I'm using Canonicalize to check url's and have run into a problem. For some reason, &ne seems to always be translated as ≠ even in situations where that is not expected nor appropriate.
<cfset varURL = "www.mySite.com/myPage.cfm?someVar=abc&newVar=1" />
<cfset varCheck = Canonicalize(varURL,true,true)/>
The value of varCheck will be "www.mySite.com/myPage.cfm?someVar=abc≠wVar=1", not "www.mySite.com/myPage.cfm?someVar=abc&newVar=1" as I'm expecting.
It seems to make this translation anytime that a URL variable (other than the first one following the ?) starts with "ne".
Other than renaming the URL variables that start with "ne", is there a fix for this problem?
I'm running CF2016 Update 6.
Thanks, WolfShade, I had not reported it yet. Will do so.
Quite likely a bug indeed, the main reason being that canonicalize is evaluating the HTML entities even though they lack ";" at the end.
That said, I still cannot see the use-case for applying canonicalize to URLs. It implies the URL contains HTML entities.

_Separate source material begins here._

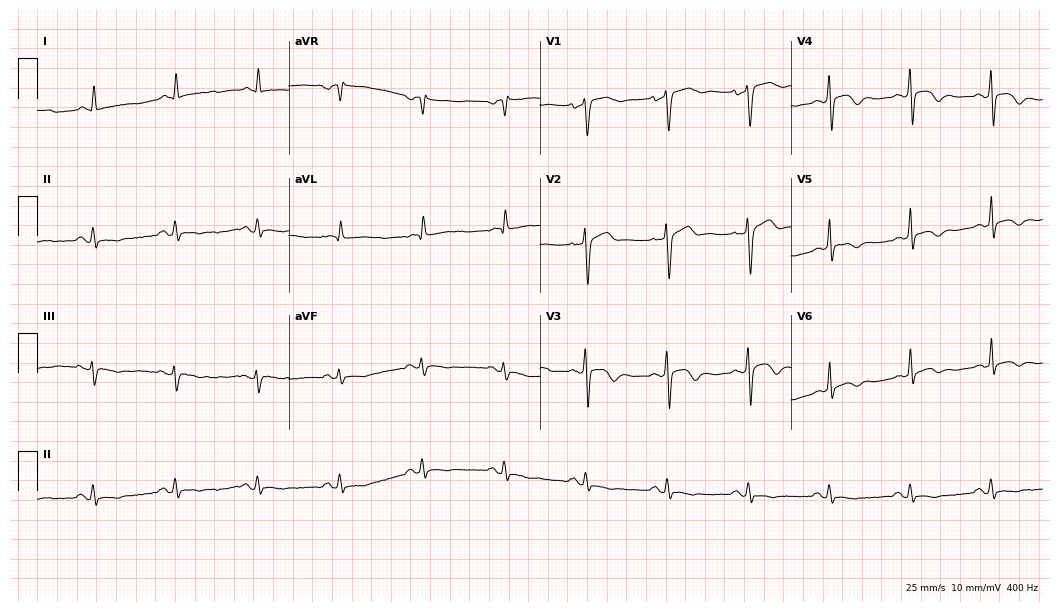
Resting 12-lead electrocardiogram. Patient: a 66-year-old male. Read as a normal ECG.

With URLs the functions to use usually go in the other direction. That is, encodeForHTML, encodeForURL and URLEncodedFormat, which practically "uncanonicalize" the input.
Why are you using canonicalize on the URL anyway? There is apparently no reason for it. The function you need is encodeForHTML.
In any case, the behaviour you observe is not unexpected. With canonicalize, when ColdFusion sees &, it does its best to convert any HTML entity it finds. I would therefore expect it to convert such substrings as >, <, & and   respectively to >, <, & and the space character.
@BKBK, I'm not outputting it. I know to use EncodeFor when appropriate. I was using it as a first check to see if the URL was valid, but it was failing on what appeared to be valid URL's.